Two and a half weeks later I walked out of Holy Cross Hospital. Three days after that I relief pitched three innings against Gaithersburg and I shut them down. Coach Manual said it was one of the most incredible things he had ever seen. Latter that summer we won two more baseball league championships. Somehow in August I survived summer camp and made the Miami University football team as a tight end and long snapper and claimed my scholarship. This is by no means a happily ever after as I went on to endure a lot of pain and suffer many fools. Or maybe it was I suffered a lot of pain and endured the fools, but either way I think I finally get it now. The fool is the one who thinks he knows it all. The one who shares his opinions so confidently. The guy who knows all the answers. The expert. The guy who knows best.

I've been that guy. I am that guy. But I see it now. I guess what's been rattling around in my head has been more like, "Sometimes you have to endure the pain and suffer yourself!" Maybe now I'll be able to move past this and not just endure the pain, but determine it's root cause and actually make it go away. Maybe I can quit suffering this fool and teach him how to be someone I actually want to hang out with. Maybe If I want it bad enough I can make it happen. 

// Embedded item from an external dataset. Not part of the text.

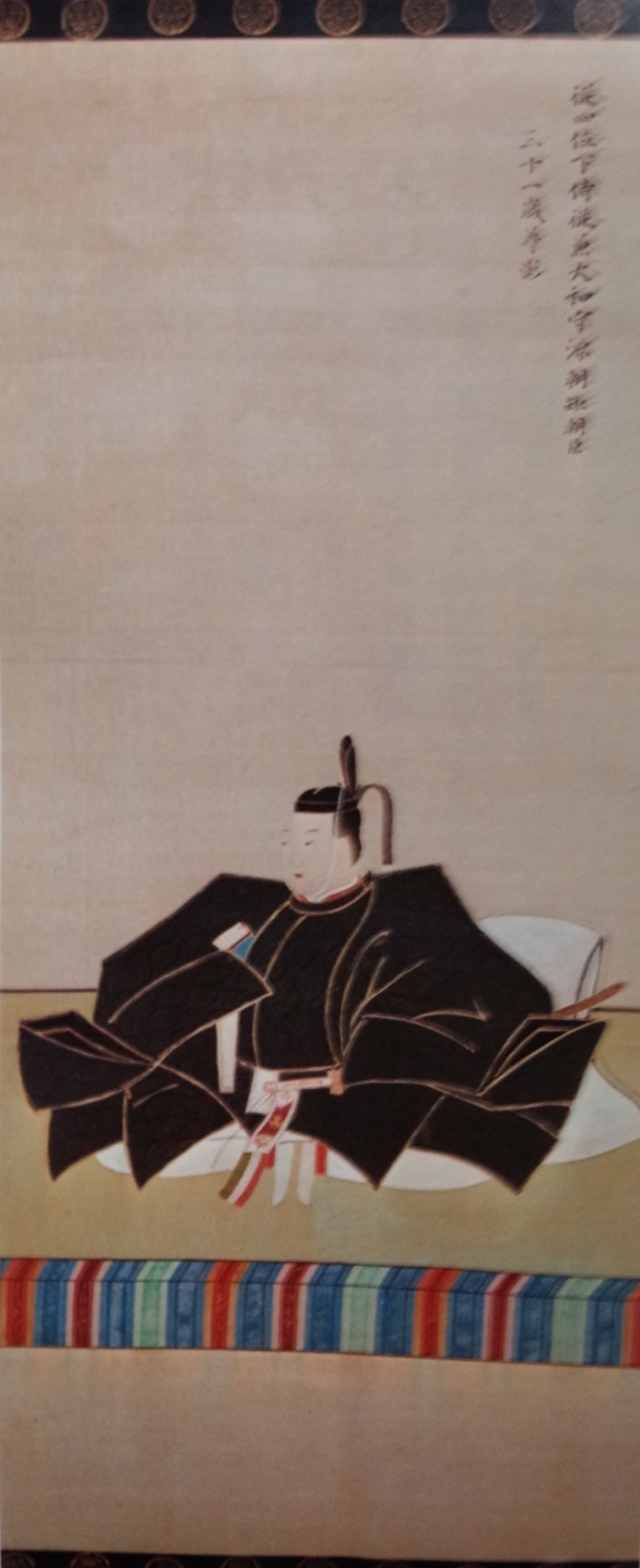 松平朝矩の肖像。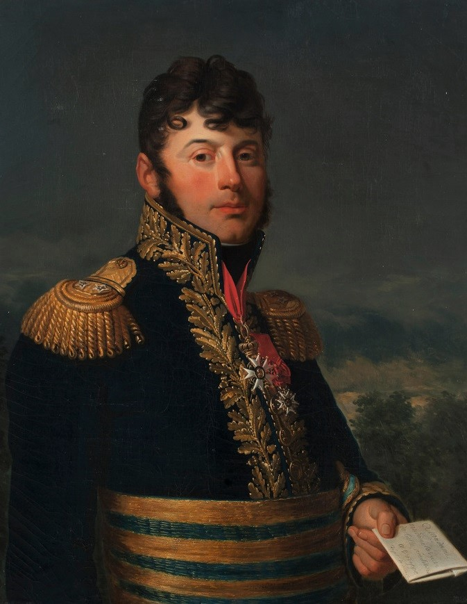 César Alexandre Debelle (1770-1826), général de brigade et baron de l'Empire.

Thanks DDD. Happy Farhers Day. Miss you.

Tuesday, June 6, 2017

Their Dad

Why am I here? My why sometimes makes me cry. Took me a while to figure this one out. For me the simple things usually do. My why. The Who I am. I am their dad. 

Knowing this obvious fact is different than being who this person should be. Committing to being a good dad, wanting to be a great dad, trying to be the man my children deserve changes everything. To be this man there are a few things I should do. There are some things I will do.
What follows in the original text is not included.